One idea being explored is moving an opera production out of the Academy and into a movie studio for specially adapted versions to be distributed online.

"The Met has had a good run of HD broadcasts, right? So OK, live simulcast, someone else has that covered. But maybe some of our learning from YouTube with purpose-filmed, purpose-produced stuff - we have some proprietary knowledge about that now," said Devan.

But an audience in the millions for pure opera seems unlikely. The Opera Company's Messiah video hit several distinct constituencies at once: wags and joy-mongers, classical and opera lovers, Christmas nostalgists, and Christians savoring a sacred event in a secular setting. It certainly helped that the video was launched as the Christmas season was gearing up.

It's been linked on blogs and websites worldwide - far beyond the usual classical music chattering class, to inyourfaceradio.net, readingkidsbooks.blogspot.com, reformationanglicanism.blogspot.com, and hundreds of others.

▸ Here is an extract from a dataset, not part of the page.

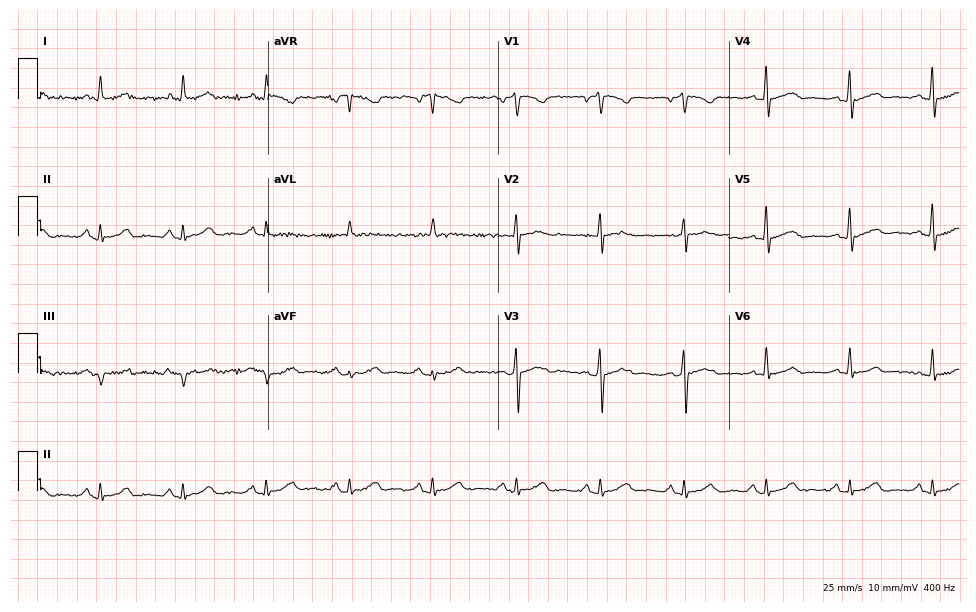
Resting 12-lead electrocardiogram (9.4-second recording at 400 Hz). Patient: a male, 71 years old. Read as a normal ECG.

Devan isn't alone in pointing out that the number of people claiming to have actually been at Macy's that day is growing, coloring the event in shades of Woodstock.

It made online commenter bkwyrm "hopeful and happy to the point of tears."

1947invictus saw it as "bringing classical music to the main stream of society!!!!"

"This is probably the greatest video ever shown on YouTube," declared theredarrow78.

Wrote sdoublait: "All I see in this video is a bunch of overweight, poorly dressed Americans out buying things they do not need and cannot afford."

Ah, well, everyone's a critic.

Authors of the American Culture website took the Macy's sing-in as a validation of Christianity in America.

"Once in awhile something special happens in American culture to bring joy to our country's vast population of Christians, and especially those who take their Christian faith very seriously. We are more used to being the butt [of] jokes and ridicule, or the object of libertarian fears, and more often than not just ignored."

Noting the millions of views, the author adds: "Take that, you mighty secular elites!"

If intent matters, nothing of the sort - no religious messaging - was considered when the Opera Company chose Handel's piece for the sing-in.

Requirements were a work that hundreds of choristers would already know, and one that would make use of the Wanamaker Organ.

"That's part of the adventure when you go to a wide platform - everyone is going to take something different from it," Devan said. "These viral things have a life of their own."